The brigade formed part of the TF's West Lancashire Division.

==First World War==
These later became 166th (South Lancashire) Brigade and 55th (West Lancashire) Division respectively, in 1915. The brigade served with the division on the Western Front during the Second World War.

=== Order of battle ===
The brigade had the following composition during the war:
- 1/9th Battalion, King's (Liverpool Regiment) (left March 1915)
- 1/10th (Liverpool Scottish) Battalion, King's (Liverpool Regiment) (left November 1914, rejoined January 1916)
- 1/4th Battalion, South Lancashire Regiment (left 13 February 1915)
- 1/5th Battalion, South Lancashire Regiment (left 13 February 1915, rejoined January 1916)
- 2/5th Battalion, King's Own (Royal Lancaster Regiment) (joined February 1915, left April 1915)
- 1/5th Battalion, King's Own (Royal Lancaster Regiment) (joined 7 January 1916)
- 1/5th Battalion, Loyal North Lancashire Regiment (joined January 1916)
- 166th Machine Gun Company, Machine Gun Corps (formed 1 March 1916, moved to 55th Battalion, Machine Gun Corps 7 March 1918)
- 166th Trench Mortar Battery (formed March 1916)
- 2/10th (Liverpool Scottish) Battalion, King's (Liverpool Regiment) (from April 1918, absorbed into 1/10th Battalion same month)

===Commanders===
The following officers commanded the brigade during the First World War:

Commanding officers
| Rank | Name | Date appointed | Notes |
|---|---|---|---|
| Brigadier-General | A. L. MacFie | 3 October 1911 | Promoted brigadier-general 5 August 1914 |
| Brigadier-General | L. F. Green-Wilkinson | 3 January 1916 |  |
| Brigadier-General | F. G. Lewis | 25 April 1917 | Wounded 1 December 1917 |
| Lieutenant-Colonel | J. L. A. MacDonald | 1 December 1917 | Acting |
| Brigadier-General | R. J. Kentish | 4 December 1917 |  |

==Interwar==
The brigade and division were both demobilised after the Armistice with Germany.

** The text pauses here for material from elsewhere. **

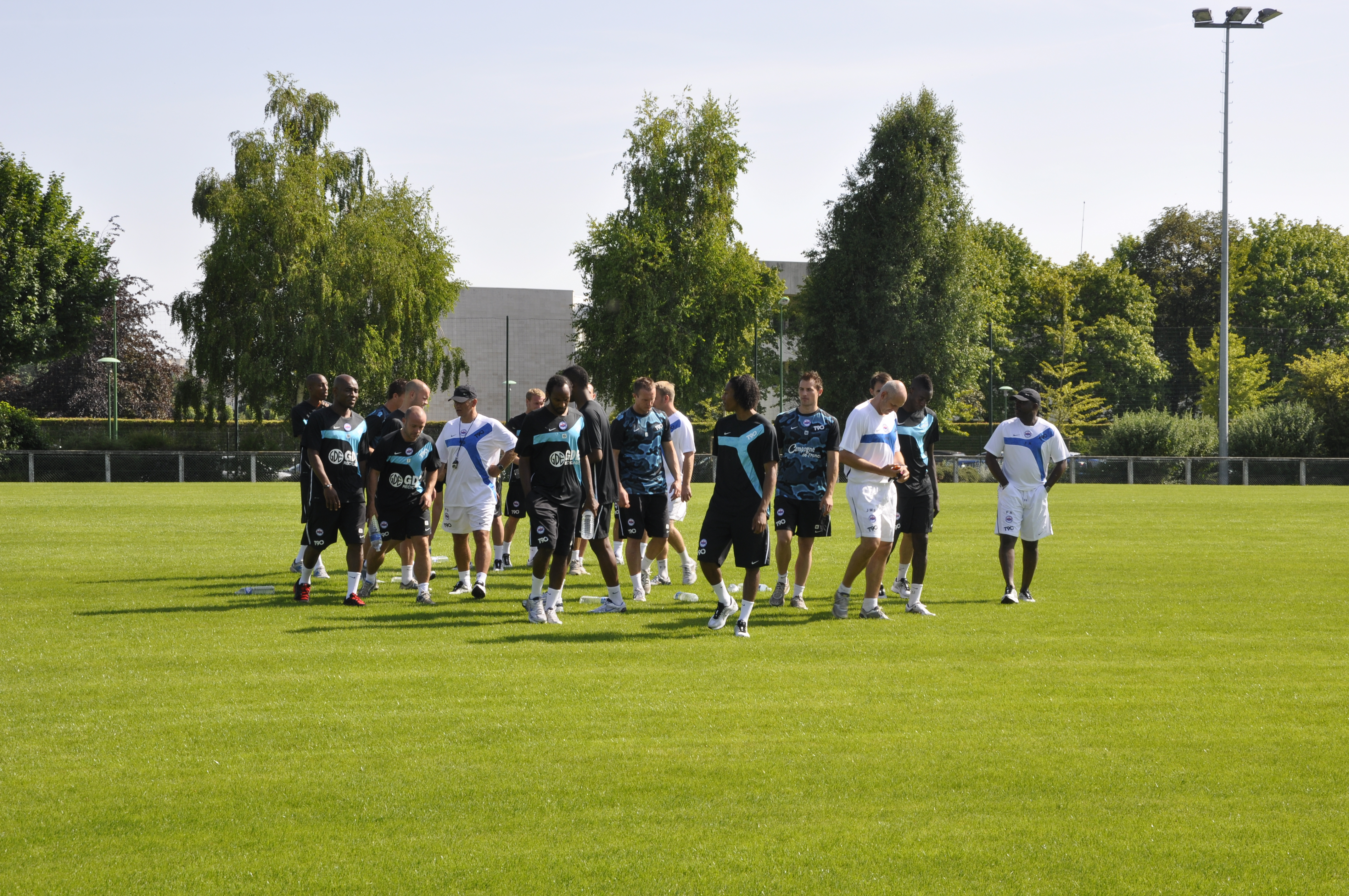 premier entraînement du Stade Malherbe de Caen de la saison 2011-2012 le 27 juin 2011

When TF was reconstituted on 7 February 1920 the brigade was reformed as 166th (South Lancashire and Cheshire) Infantry Brigade, once again in 55th (West Lancashire) Infantry Division. The TF became the Territorial Army in 1921. During the interwar years the brigade had the following composition:
- 4th/5th (Earl of Chester's) Battalion, Cheshire Regiment
- 7th Battalion, Cheshire Regiment
- 4th Battalion, South Lancashire Regiment
- 5th Battalion, South Lancashire Regiment

By 1939 war with Nazi Germany was becoming increasingly likely and, as a consequence, the Territorial Army was doubled in size with each formation forming a duplicate. The 55th Division was scheduled to raise the duplicate 59th (Staffordshire) Infantry Division with 166th Brigade to be transferred to help form the new division. By May 1939 the brigade had been redesignated 166th (Staffordshire) Infantry Brigade and its headquarters had been moved to Beacon Place, Lichfield, Staffordshire.

==Second World War==
The TA was mobilised on 1 September 1939, war was declared on 3 September, and next day the 166th Infantry Brigade was redesignated 176th Infantry Brigade and transferred to 59th (Staffordshire) Division when that formation was activated on 15 September.

A new 166th Infantry Brigade was formed on 15 August 1944 by the redesignation of 199th Infantry Brigade. This brigade had previously served with the 66th Infantry Division until that formation was disbanded in June 1940 and 199th Bde transferred to the 55th Division. It served in Northern Ireland from 24 July 1944 until it returned to the UK and rejoined 55th (West Lancashire) Division in June 1945, after the end of the war in Europe.

===Order of battle===
From when it was redesignated on 15 August 1944 166th Brigade had the following composition:
- 2nd Battalion, Loyal Regiment (North Lancashire) (left for Italian Front 16 October 1944)
- 1st Battalion, Liverpool Scottish, (Queen's Own Cameron Highlanders)
- 1/4th Battalion, South Lancashire Regiment
- 8th Battalion, Manchester Regiment (joined 28 November 1944)

Neither 166th Brigade nor 55th (West Lancashire) Division were reformed in the postwar TA.